According to the results of a retrospective cohort study published in the British Journal of Clinical Pharmacology, individuals who have had a staggered overdose of paracetamol are at an increased risk of developing multi-organ failure and should be considered for early transfer to a specialist liver centre.  This research has been reported widely in the press. 

The authors note that paracetamol hepatotoxicity is the leading cause of acute liver failure in the UK.  The management of early, non-staggered overdose involves use of N-acetylcysteine (NAC) according to the Prescott nomogram; this however cannot be used on those patients who have taken repeated, sub-therapeutic doses of paracetamol (staggered overdoses).  It is thought that these overdoses, and those where patients present late (>15 hours post-overdose) are at a higher risk of developing hepatotoxicity.

Little is known about the relationship between staggered paracetamol overdoses and the development of severe complications (including need for liver transplantation) and most prognostic models do not consider the mechanism of overdose.  The current single-centre study was conducted to analyse the incidence, clinical course and outcome of staggered paracetamol overdoses and delayed presentation following overdose.

The cohort consisted of 663 patients admitted between 1992 and 2008 to the Scottish Liver Transplantation Unit with a paracetamol-induced severe, acute liver injury.  Information on the time course of the overdose was available in the majority (92.2%) of cases – 450 (73.6%) had a single time point overdose (>4g taken at a single defined time point) and 161 (26.4%) had a staggered overdose (ingestion of two or more supratherapeutic paracetamol doses over a time interval of greater than eight hours, resulting in a cumulative dose of >4 grams per day).

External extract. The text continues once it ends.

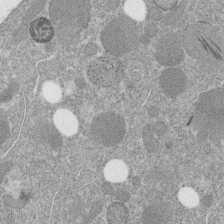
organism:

The main findings reported are as follows:

• Patients presenting after a staggered overdose were older (median 39 [29-46] years versus 32 [24-43] years, p<0.001) and more likely to have a history of alcohol abuse (48.9% vs. 29.2%, p<0.001) than those who had a single time point overdose.

• Relief of pain (58.2%) was the most common reason for repeated supratherapeutic ingestion in the staggered group; another 34.3% were taken deliberately as a suicide attempt.  Other causes included accidental overdose during intoxication, non-specific systemic illness, iatrogenic overdose and one overdose taken unintentionally by a patient with cognitive impairment.

• Staggered overdose patients had lower total ingested paracetamol doses and lower admission serum alanine aminotransferase levels.  Despite this, they were more likely to be encephalopathic on admission, require renal replacement therapy or mechanical ventilation, and had higher mortality rates compared with single time point overdoses (37.3% vs. 27.8%, p=0.025).  Staggered overdose was not however an independent predictor of death.

• A total of 48 patients presenting with staggered overdose had consumed an overdose of compound analgesics; the majority (43.8%) had used codeine phosphate/paracetamol compounds (co-codamol)

• The King's College poor prognostic criteria (used to determine who will most likely die without transplantation) had reduced sensitivity (77.6 (95% CI 70.8-81.5) for the staggered pattern of overdose.

• Delayed presentation (>24 hours following single point overdose) was independently associated with death/liver transplantation (OR 2.25 (95% CI 1.23-4.12), p= 0.009).

The authors conclude that both staggered overdoses and delayed presentation following overdose are strongly associated with multi-organ injury and the need for liver transplantation.  Such patients should therefore be treated as high risk for progression to acute liver failure, and should receive NAC in their presenting hospitals, whilst laboratory values are awaited.  They should also be considered for early transfer to specialist liver centres.